Recommended approach to performing a one-time partial data resync?


Airbyte ingests hourly data from our app DBs to BigQuery in sync mode Incremental → Deduped + history.

For some reason, we have missing or outdated records in BigQuery. I’ve identified these records. I’d like to [re]ingest them in BigQuery.

I can’t perform a full refresh because the tables are too huge.

Is there a recommended approach to performing a one-time partial data resync?


Hey @Florent, thanks for your question, it’s certainly a good one. Could you talk more about how many of these records you’ve identified that you’d want to partially resync? I don’t know if there is a recommended approach but have you thought about creating a separate connector with the same BigQuery destination but with the source being those identified records? Just trying to throw an idea out there, let me know if that makes sense.

Thank @sajarin for your answer!

There are about 100k records. We thought about the separate connector, creating in the source a PostgreSQL view that lists these records. But that’s quite involved.

Another approach we may go with would be to no longer use the updated_at column as the cursor field. Instead, we would use a new to_ingest_at column that a DB trigger would automatically update with the updated_at value anytime the updated_at value is changed. So Airbyte would still ingest recently updated records.

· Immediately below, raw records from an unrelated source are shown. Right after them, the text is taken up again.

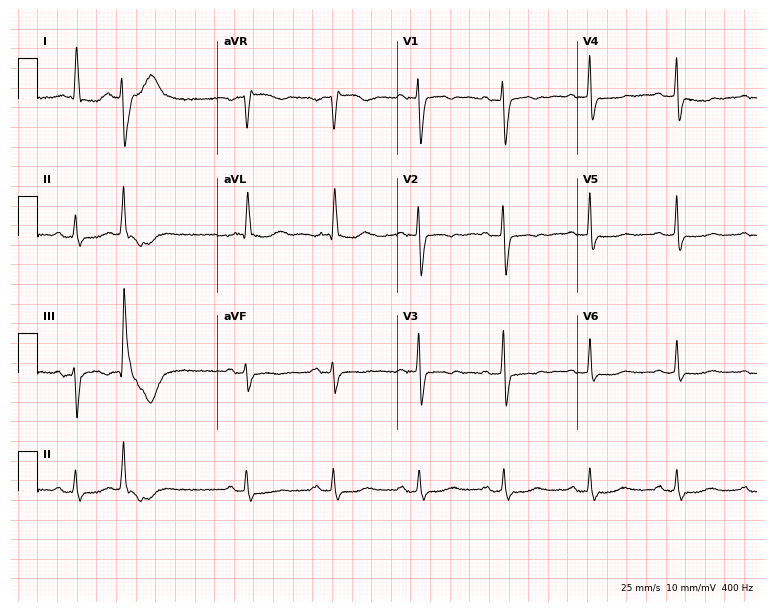
Electrocardiogram, a female patient, 80 years old. Of the six screened findings (first-degree AV block, right bundle branch block, left bundle branch block, sinus bradycardia, atrial fibrillation, sinus tachycardia), none is recorded. Findings outside these six are not listed.
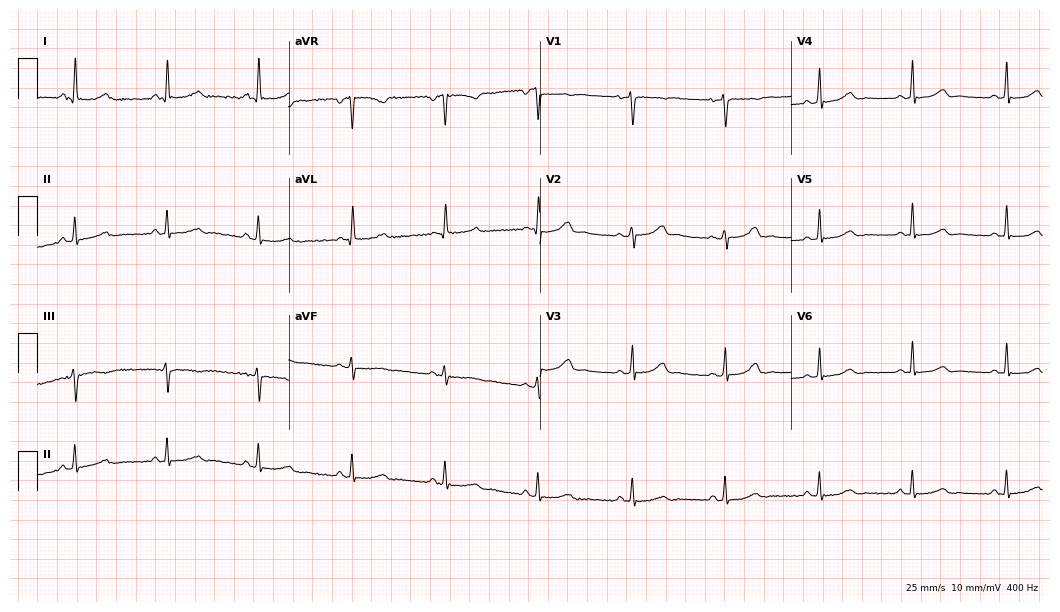
Resting 12-lead electrocardiogram. Patient: a 40-year-old female. None of these six findings is recorded: first-degree AV block, right bundle branch block, left bundle branch block, sinus bradycardia, atrial fibrillation, sinus tachycardia.
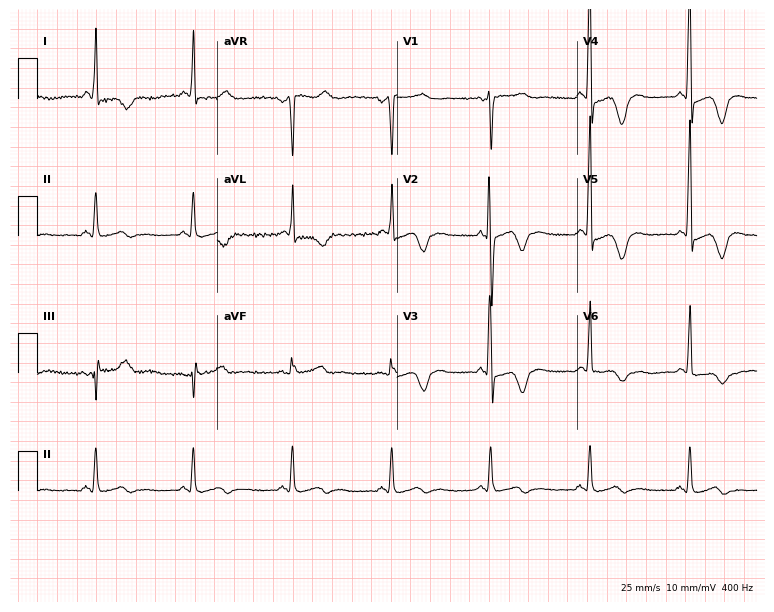
Resting 12-lead electrocardiogram (7.3-second recording at 400 Hz). Patient: a 56-year-old man. None of these six findings is recorded: first-degree AV block, right bundle branch block, left bundle branch block, sinus bradycardia, atrial fibrillation, sinus tachycardia. Other findings, if any, are not listed.

To resync the records missing or outdated in BigQuery, we would just reset their to_ingest_at value to the current time, and thus our regular Airbyte pipeline would automatically re-ingest them.

We could skip this new column and just reset the updated_at value of the records but the updated_at value for other purposes in the application; we prefer to avoid changing this value if that’s only to re-ingest record in BigQuery.

Do you think it makes sense?

Hey @Florent, creating a new column that tracks the updated_at value seems to make sense and it’s a pretty clever workaround. I know it’s been some time since your last post. Have you managed to resync the data? Did you end up using the to_ingest_at column or did you do something else to resolve the issue?

We’re exploring another solution, I’ll report in this thread our final solution once it’s completed.

The final decision is to put in place a separate connection to do a one-time full re ingestion of the records created or updated in the past 12 months (to “fix” records currently missing or outdated in BigQuery) and another connection to perform recurring monthly full reingestion of the records created or updated in the past month (to “fix” records that got missing or outdated in BigQuery during the past month).

Thanks @Florent for coming back here to report your team’s solution!